We don’t know whether to be gratified or discouraged that only 50% of the respondents listed privacy or ethics as a risk they were concerned about. Without data from prior years, it’s hard to tell whether this is an improvement or a step backward. But it’s difficult to believe that there are so many AI applications for which privacy, ethics, and security aren’t significant risks.
Tool usage didn’t present any big surprises: the field is dominated by scikit-learn, TensorFlow, PyTorch, and Keras, though there’s a healthy ecosystem of open source, commercially licensed, and cloud native tools. AutoML has yet to make big inroads, but respondents representing less mature practices seem to be leaning toward automated tools and are less likely to use scikit-learn.
The number of respondents who aren’t addressing data or model versioning was an unwelcome surprise. These practices should be foundational: central to developing AI products that have verifiable, repeatable results. While we acknowledge that versioning tools appropriate to AI applications are still in their early stages, the number of participants who checked “none of the above” was revealing—particularly since “the above” included homegrown tools. You can’t have reproducible results if you don’t have reproducible data and models. Period.
In the past year, AI in the enterprise has grown; the sheer number of respondents will tell you that. But has it matured? Many new teams are entering the field, while the percentage of respondents who have deployed applications has remained roughly constant.
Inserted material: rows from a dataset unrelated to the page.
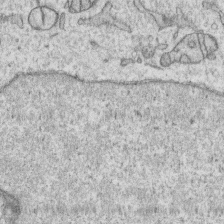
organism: Human
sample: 1205lu cells
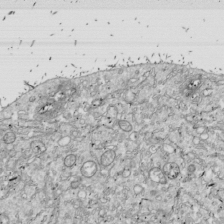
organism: Drosophila
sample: Cell division; meiosis; drosophila spermatocytes
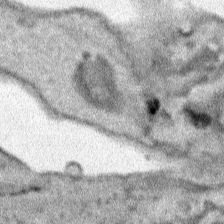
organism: Human
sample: Mitochondria in HCT116 cells
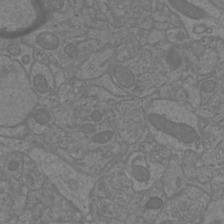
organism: Mouse
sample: Cortical neurons
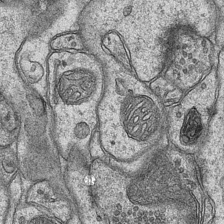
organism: Mouse
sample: CA1 Hippocampus
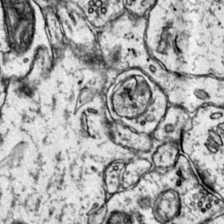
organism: Mouse
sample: Primary visual cortex
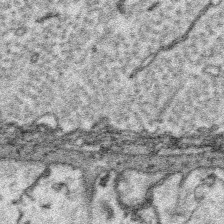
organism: Platynereis dumerilii
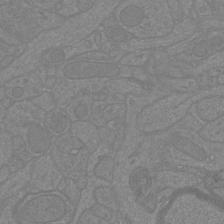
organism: Mouse
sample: Cortical neurons
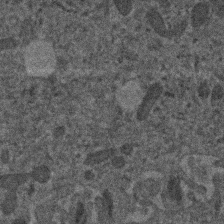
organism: Human
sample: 1205lu cells
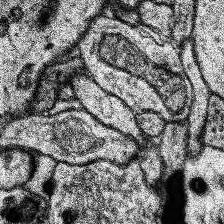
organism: Human
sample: Temporal Lobe
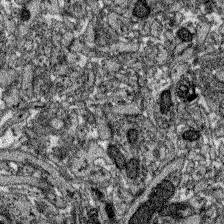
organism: Zebrafish
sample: Larval olfactory bulb
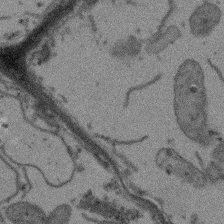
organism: Arabidopsis thaliana
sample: Root tip
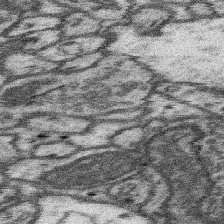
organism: Mouse
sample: Somatosensory cortex neuropil
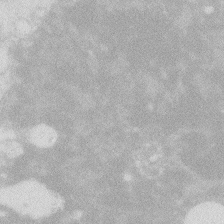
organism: Zebrafish
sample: Macrophage
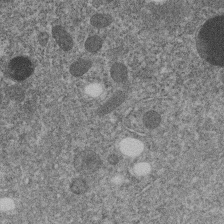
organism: C. elegans
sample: C. elegans embryo early stage
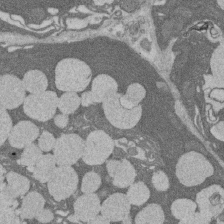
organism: Rat
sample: Salivary granule
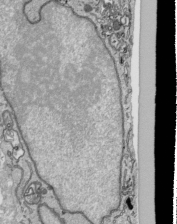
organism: Human
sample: Mitochondria in HCT116 cells
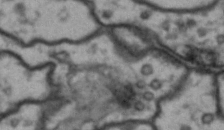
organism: Drosophila
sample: Brain
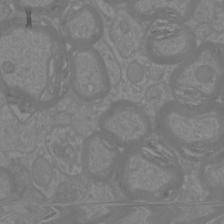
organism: Mouse
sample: Cortical neurons
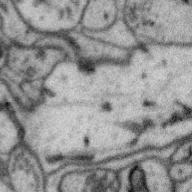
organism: Zebra finch
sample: Brain
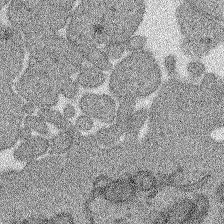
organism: Human
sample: HeLa cells
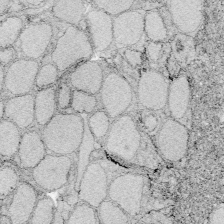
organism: Zebrafish
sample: Whole-Brain
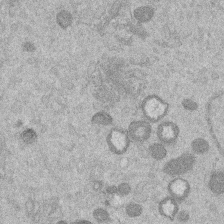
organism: Mouse
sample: Dividing mouse embryo 1 cell stage
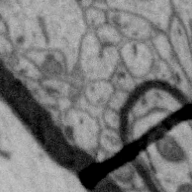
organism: Zebra finch
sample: Brain
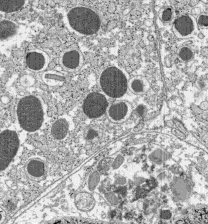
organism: C57BL Mouse
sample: Pancreatic islet
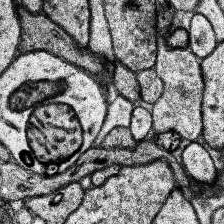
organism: Human
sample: Temporal Lobe
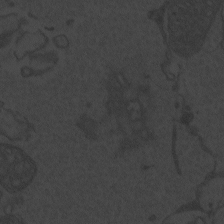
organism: Zebrafish
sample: Macrophage infected with Toxoplasma gondii
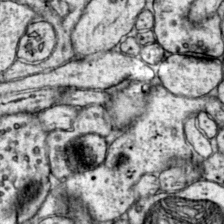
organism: Mouse
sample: Primary visual cortex
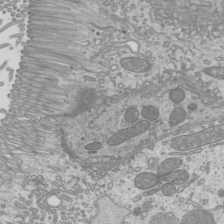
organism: Mouse
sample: Cilia; mouse epididymis
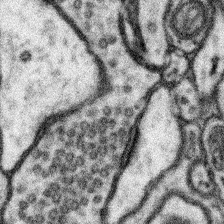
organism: Mouse
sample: Somatosensory cortex neuropil
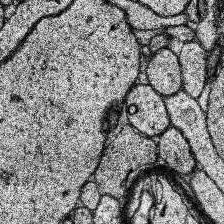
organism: Human
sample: Temporal Lobe
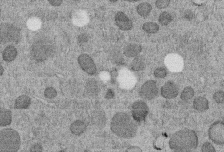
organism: C. elegans
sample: C. elegans embryo early stage
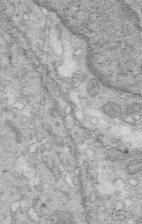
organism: Mouse
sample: Multiciliated cells
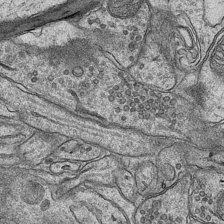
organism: Mouse
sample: CA1 Hippocampus
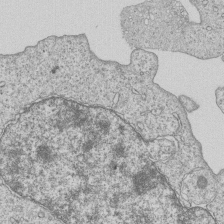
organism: Human
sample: MDA-MB-231 cells
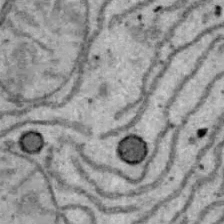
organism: Mouse
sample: Liver from an obese (ob/ob) mouse
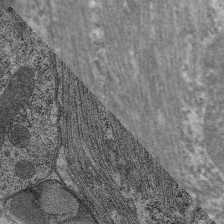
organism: C. elegans
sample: Pharynx
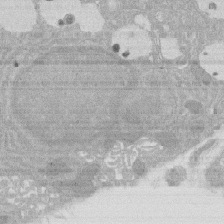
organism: Rat
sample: Salivary granule
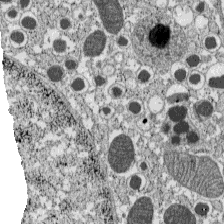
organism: C57BL Mouse
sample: Pancreatic islet
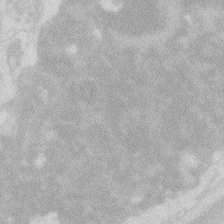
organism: Zebrafish
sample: Macrophage
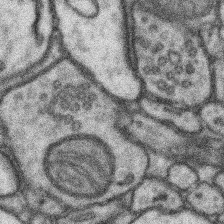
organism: Mouse
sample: Somatosensory cortex neuropil
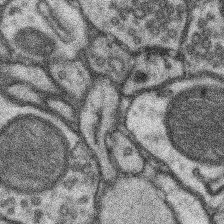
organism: Mouse
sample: Somatosensory cortex neuropil
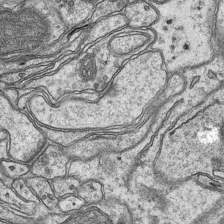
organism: Mouse
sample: CA1 Hippocampus
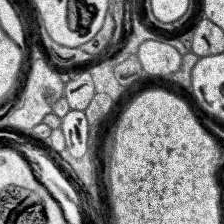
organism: Human
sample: Temporal Lobe
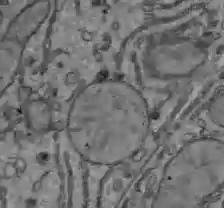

In many respects, this indicates success: 25% of a bigger number is more than 25% of a smaller number. But is application deployment the right metric for maturity? Enterprise AI won’t really have matured until development and operations groups can engage in practices like continuous deployment, until results are repeatable (at least in a statistical sense), and until ethics, safety, privacy, and security are primary rather than secondary concerns. Mature AI? Yes, enterprise AI has been maturing. But it’s time to set the bar for maturity higher.